Ring ring. ¿Quién podía ser?
—Uy ¿quién te llama a estas horas? —preguntó Mutsumi-chan como si supiera la respuesta y me enterró su índice en el brazo.
Veíamos una película en la sala de su casa cuando Jenova de Nobuo Uematsu sonó en mi teléfono.
Ring ring. Era Plug. Había ido demasiado lejos, sabía que ella no debía hablarme.
—¿Plug? —respondí—, ¿Qué pedo? Tú nunca llamas y menos a estas horas.
Escuchar su voz después del ultimátum me desconcertó; apenas pude disimular frente a Mutsumi-chan, quien escuchaba atenta mi conversación.
«Esta noche termino con todo», me dijo. «Quería decirte que te quiero. Cuida a nuestra Magali.»
—No hagas una pendejada —le dije y luego pronuncié frente a Mutsumi-chan la frase que lo jodió todo: ¿Estás en tu casa?, voy para allá.
«Las escaleras son mis mejores amigas…»
Bip bip bip.
Comencé a sudar frío, me levanté lleno de miedo:
—Debo irme.
—¿A dónde a estas horas, con quién?
El tono de voz de Mutsumi-chan era cada vez más afilado, si continuaba era capaz de rebanarme con una sola palabra.
—Es mi amiga Plug, la loca se va a matar. Tengo…
—¿Impedirlo?, ¿Y quién eres tú para detenerla?, ¿No tiene familia, amigas?, ¿No me habías dicho que sólo era una conocida de tus parrandas con Fili y Tongo?

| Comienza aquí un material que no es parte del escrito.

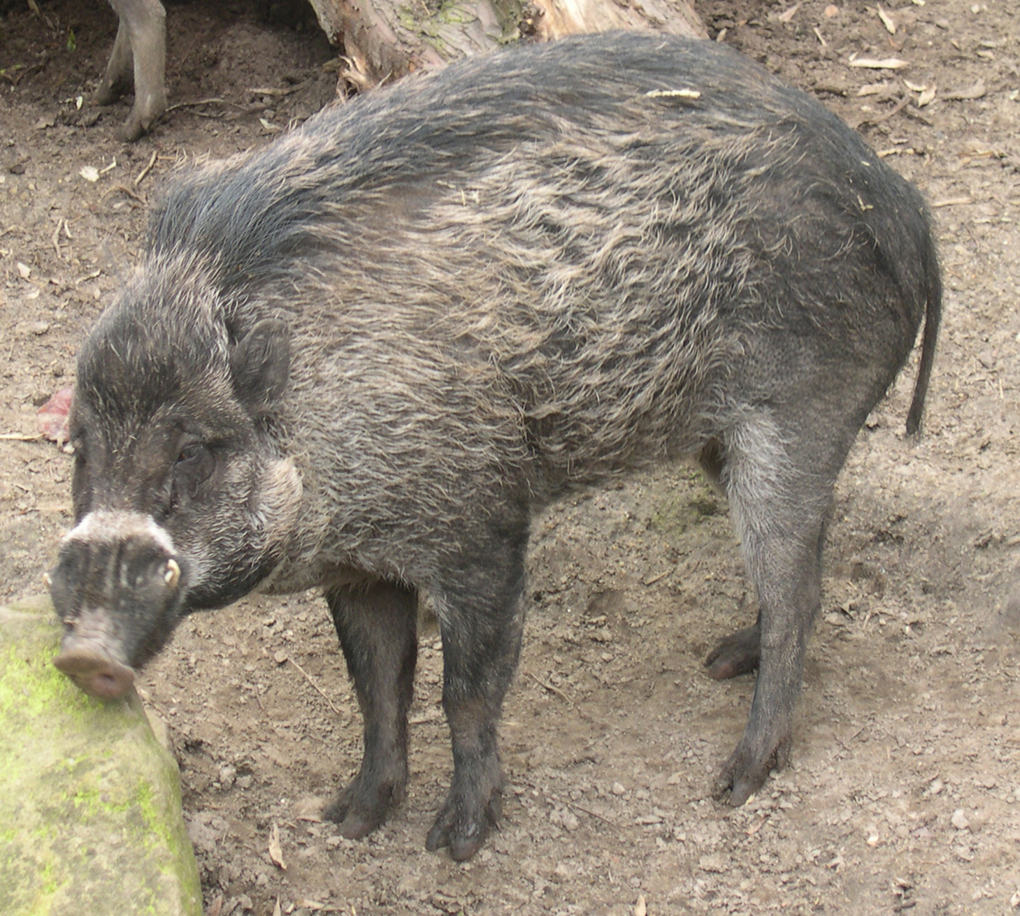 Een Visayawrattenzwijn (Sus cebifrons) in Diergaarde Blijdorp in Rotterdam

La aguda mente de Mutsumi-chan ató de inmediato todos los cabos sueltos de mi comportamiento en las últimas semanas: el teléfono apagado, mis bostezos repentinos, mi negativa a acostarnos…
—Si sales por esa puerta no te atrevas a regresar —me dijo. De seguro es otra de tus putas, ¿Cómo vas a evitar su suicidio, te la vas a coger toda la noche? Ni siquiera aguantas tanto.
Muerto de vergüenza y de culpa, no le respondí, me puse la chamarra y suspiré.
—Discúlpame, Rocky.
—¡Vete al diablo, Hugo!, ojalá esa puta se muera y te quedes como perro de dos tortas.
Salí de su casa. Antes de dar la vuelta en la esquina todavía escuchaba sus lamentos inundando la noche, seguro resonarían dentro de mi nuca durante varios años.
No tenía ni un quinto y la casa de Plug quedaba como a media hora a pie, si corría podían ser sólo quince minutos. Cof cof. Malditos Lucky Strike, si sabía que debía dejarlos.
Mientras caminaba me di cuenta: estaba en un callejón sin salida. Quedarme con Mutsumi-chan o con Plug era como alimentar una fogata, cualquiera de las dos se convertiría en cenizas: Mutsumi-chan se iría llenando de odio hasta dejarme, matarme o castrarme; Plug también terminaría odiándome como odiaba todo cuanto le ocurría, odiándome y engañándome, como decía Girondo, hasta con los buzones. Con ella terminaría como el resto de quienes le habían dejado alguna enfermedad o algún legrado.
Después de tanto tiempo Plug por fin tuvo el rencor suficiente para echarme en cara mi desición de quedarme con Mutsumi-chan. Por otro lado, Mutsumi-chan se me desvanecía como burbujas de refresco.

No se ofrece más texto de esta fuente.